To patients and families, the ICU nurse is their trusted advisor, care provider, educator, and counselor.  He or she is whom they first turn to for answers and assurances.   However, despite the large emotional and clinical responsibility placed on these nurse champions, very few have adequate support in the form of PFCC protocols or guidelines.  ICU nurses are on the front lines of PFCC but aren’t provided with the support they need for addressing complex treatment questions, managing family disagreements, or even choosing which care activities are safe for family members to perform. 


The lack of standardized workflows additionally fuel the anxiety among many ICU nurses that PFCC will consume a significant portion of their limited time.  However, when properly implemented, PFCC in the ICU can measurably save clinician time and enable top-of-license work for nurses and the rest of the care team by proactively addressing patient and family concerns. Shared knowledge reduces lengthy family conferences, role confusion, and repetition of previously answered questions.


Empowering the nurse champion

To assist ICU nurses in providing PFCC, hospitals are beginning to provide evidence-based protocols, standardized workflows, guidelines for escalation of support, and educational materials to share with families.

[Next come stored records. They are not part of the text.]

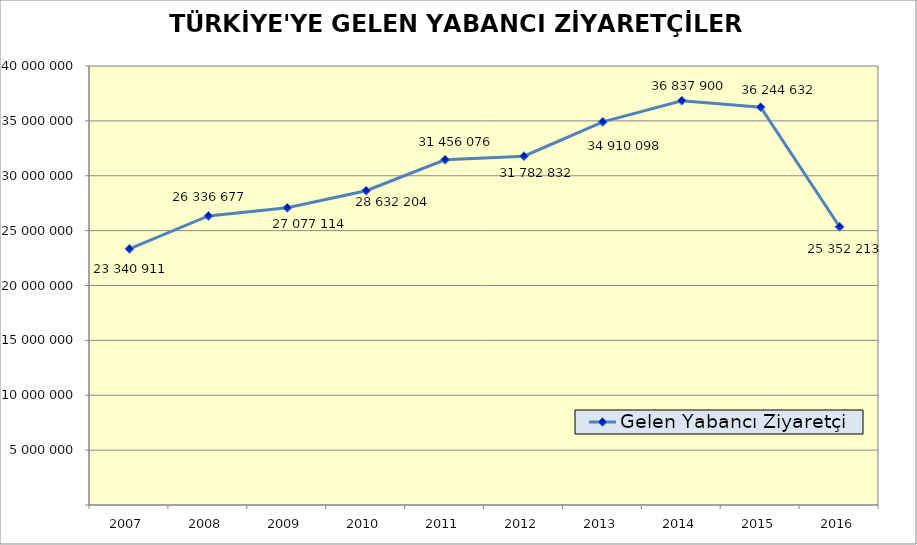
| Category | Gelen Yabancı Ziyaretçi |
|---|---|
| 2007 | 23340911 |
| 2008 | 26336677 |
| 2009 | 27077114 |
| 2010 | 28632204 |
| 2011 | 31456076 |
| 2012 | 31782832 |
| 2013 | 34910098 |
| 2014 | 36837900 |
| 2015 | 36244632 |
| 2016 | 25352213 |
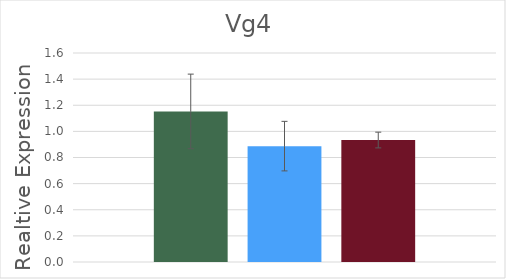
| Category | Control | Acetone | Hydroprene |
|---|---|---|---|
| Vg4 | 1.153 | 0.887 | 0.934 |

Some forward-thinking hospitals, including a cohort of four large university hospitals, are even developing digital learning libraries.  Digital tools centralize information to make it more easily accessible for patient and families. But maintaining relevant, up-to-date content is a large undertaking.  Most hospitals are still searching for provider-facing clinical tools that enable rapid, patient-specific care interventions.  Thus, additionally implementing family-facing digital tools is a daunting, if not unmanageable, undertaking. 


The best of both worlds

And yet, some hospitals are racing past “forward-thinking” on their way to “care transforming.” These hospitals have found an even better way:  combining provider decision support tools and family-facing digital tools to establish the best of both worlds.  For example, some institutions are implementing technology that provides a real-time view of the patient’s story at the bedside and includes simplified displays of status changes.  This dashboard is then shared by the care team, the patient, and the family.  It enables the care team to make rapid treatment decisions and empowers family members to track their loved one’s progress – all while fostering a PFCC model rooted in trust.